There is one row per text and the following variables are relevant for our analyses:
id text identifier
corpus source corpus (“Brown” vs. “Frown”)
act number of active verb phrases in the text
pass number of passive verb phrases in the text
verbs total number of verb phrases in the text
For each text, the frequency of the passive can be expressed as a proportion: the proportion of verb phrases that are in the passive voice. We add this variable to the data frame:
d$prop_passive <- d$pass/d$verbs
We use a dot diagram to inspect the distribution of these proportions across the 160 texts. In Figure 1, each dot represents a text, and the scores reflect the share of passive verb phrases among all verb phrases in the text document. We will refer to this quantity as the text-specific proportion of passive verb phrases.
Figure 1: Dot diagram showing the proportion of passive verb phrases in the 160 texts.
The 160 texts also differ in the number of verb phrases they contain, so let us also look at this distribution. Figure 2 shows that this count varies between roughly 100 and 250.
draw figure
d |>ggplot(aes(x = verbs)) +geom_dotplot(method ="histodot", binwidth =3, dotsize = .7) +theme_dotplot() +xlab("Number of verb phrases")
Figure 2: Dot diagram showing the distirbution of the number of verb phrases per text file.
The 160 texts can be considered a sample of academic prose from the language variety of interest, written American English in the second half of the 20th century. In selecting (or sampling) these 160 academic texts, the corpus compilers essentially selected a set of authors, or speakers, of this language variety. In some sense, these individuals represent the primary sampling units: Our sample size for making inference about a larger population of speakers is 160.
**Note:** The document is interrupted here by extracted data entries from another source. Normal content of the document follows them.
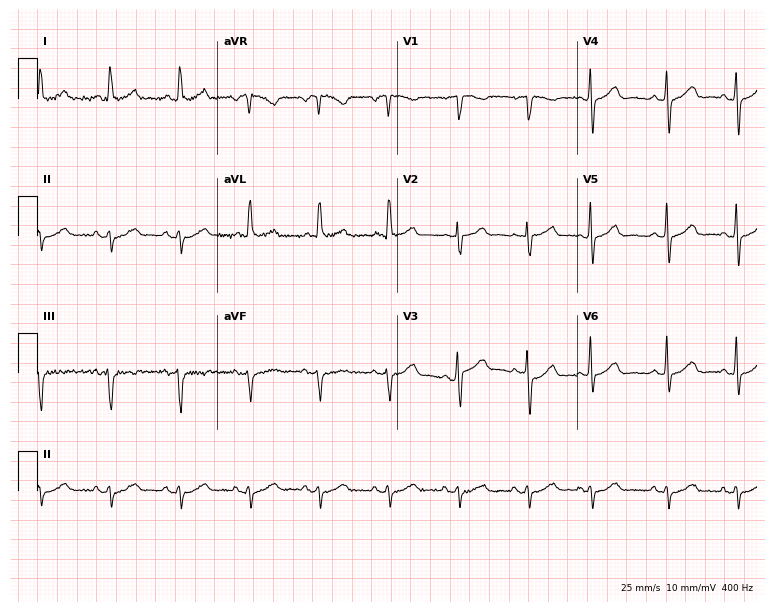
ECG — a female patient, 71 years old. Screened for six findings — first-degree AV block, right bundle branch block, left bundle branch block, sinus bradycardia, atrial fibrillation, sinus tachycardia — none is recorded. Only these six findings were labelled.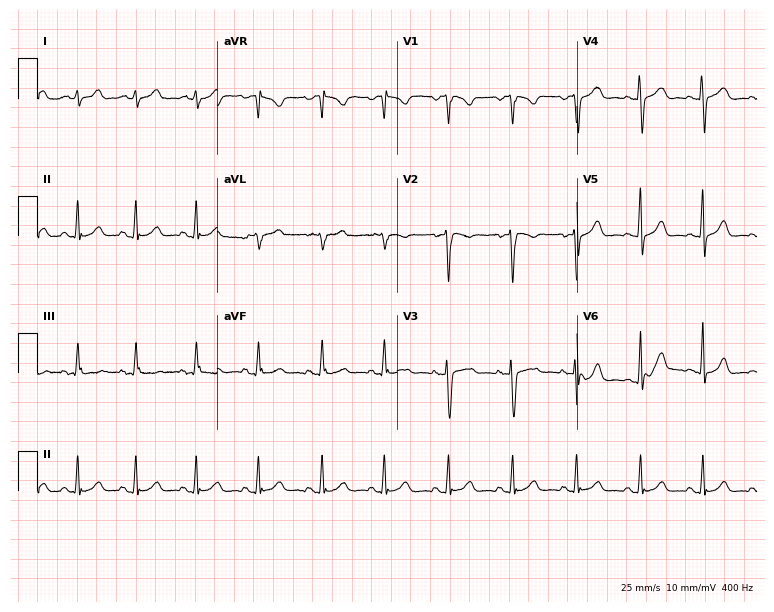
12-lead ECG from a 24-year-old female patient. Labelled as a normal ECG.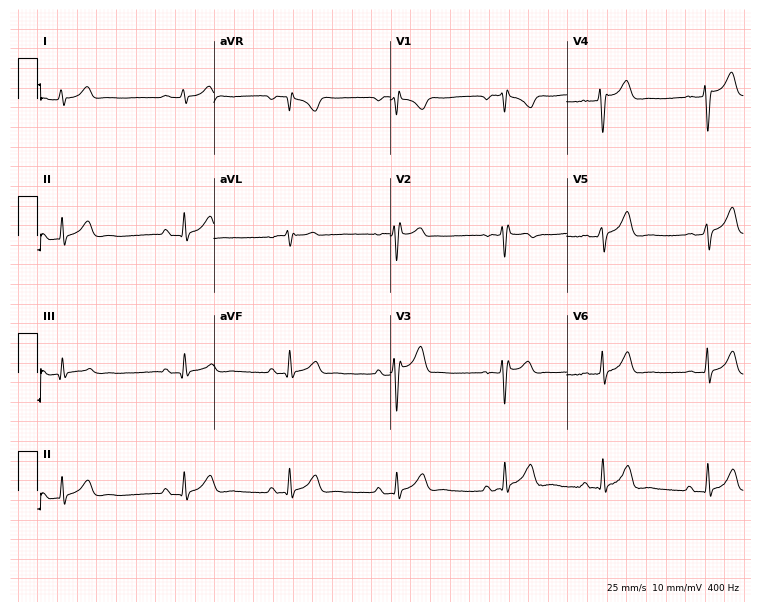
Electrocardiogram (7.2-second recording at 400 Hz), a 27-year-old male patient. Of the six screened findings (first-degree AV block, right bundle branch block, left bundle branch block, sinus bradycardia, atrial fibrillation, sinus tachycardia), none is recorded. Other findings, if any, are not listed.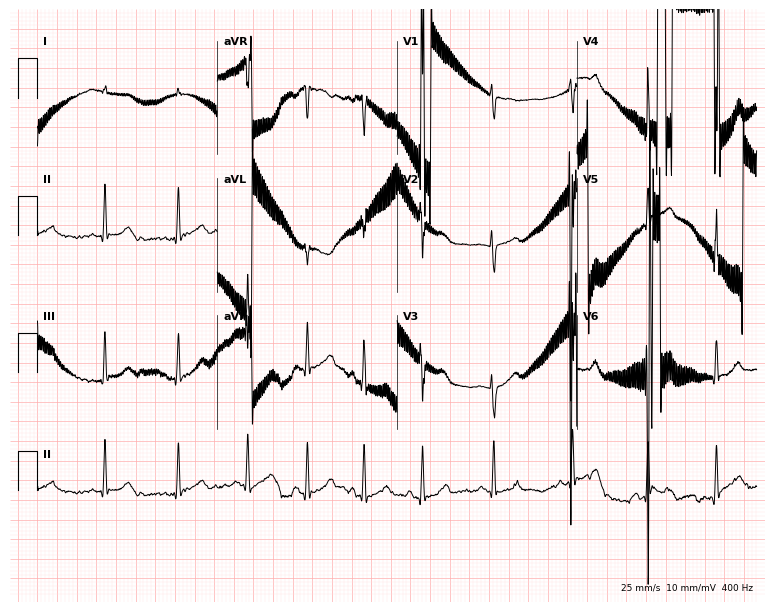
12-lead ECG from a 22-year-old female. Screened for six findings — first-degree AV block, right bundle branch block, left bundle branch block, sinus bradycardia, atrial fibrillation, sinus tachycardia — none is recorded.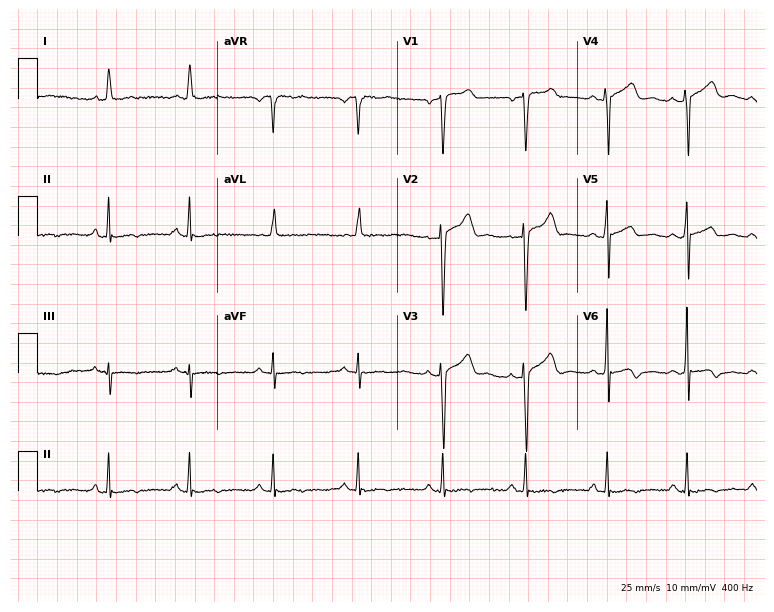
Resting 12-lead electrocardiogram (7.3-second recording at 400 Hz). Patient: a 50-year-old male. Read as a normal ECG.

Each text in the Brown Family of corpora is around 2,000 words long. A text excerpt, and the verb phrases it contains, can be considered as a sample from a (hypothetical) population, the academic prose produced by a specific author. At this level, the language use (or writing style) of this individual is the population of interest. The 2,000 words, (or, e.g., 160 verb phrases) then represent the secondary sampling units.
This means that we can use the information in the text to make inferences about the underlying propensity of the author(s) to use the passive voice in their academic writing. Texts with fewer verb phrases provide less information, and – due to sampling variation – we would expect smaller samples to yield more variable proportions (see Sönning and Schlüter 2022 for an illustration).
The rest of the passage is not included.